Prima dell’intervento chirurgico (chemioterapia primaria).

Può capitare che il tumore venga diagnosticato quando è già di vaste dimensioni e che richieda un’amputazione radicale della mammella. Per evitare questa mutilazione che potrebbe risultare traumatica per la paziente, si può procedere ad un trattamento chemioterapico prima dell’operazione al fine di “ridurre” il tumore e consentire interventi meno demolitivi. Nelle pazienti con carcinoma mammario localmente avanzato, la terapia combinata con chemioterapia primaria rappresenta una nuova strategia terapeutica, il cui obiettivo principale è quello di migliorare ulteriormente i risultati in termini di guarigione e di sopravvivenza libera da malattia.

Gli studi condotti presso centri europei ed americani hanno dimostrato che la chemioterapia primaria è in grado di ottenere un notevole aumento di interventi chirurgici conservativi ed una sopravvivenza libera da malattia e globale almeno simile a quella ottenuta con chemioterapia adiuvante.

Dopo l’intervento chirurgico (chemioterapia adiuvante).

Questo tipo di trattamento viene eseguito quando la lesione tumorale della mammella è stata asportata ma resta tuttavia il rischio che alcune cellule tumorali possano avere già abbandonato la sede primitiva del tumore mammario ed essere in circolo.

La chemioterapia ha lo scopo di distruggere queste eventuali cellule distanti dal focolaio tumorale primitivo e, quindi, di aumentare la percentuale di guarigione.
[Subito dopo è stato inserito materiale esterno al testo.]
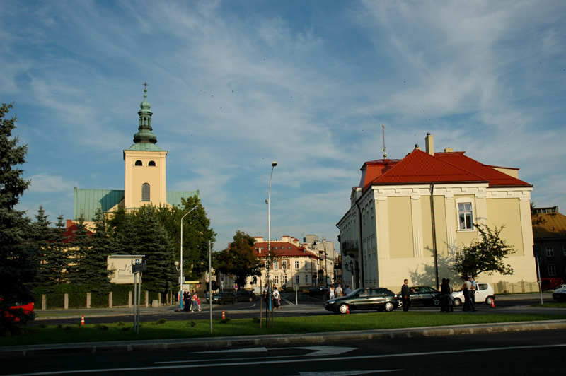 Main Library in Rzeszów

Per aumentare l’efficacia essa va iniziata entro 30 -45 giorni dall’intervento. La terapia adiuvante del carcinoma mammario radicalmente operato può essere considerato uno dei maggiori successi in oncologia negli ultimi trent’anni. Infatti, nonostante il costante aumento dei casi, la mortalità, a partire dagli anni novanta, è diminuita sensibilmente non soltanto per effetto della diagnosi precoce ma anche per l’efficacia della terapia adiuvante.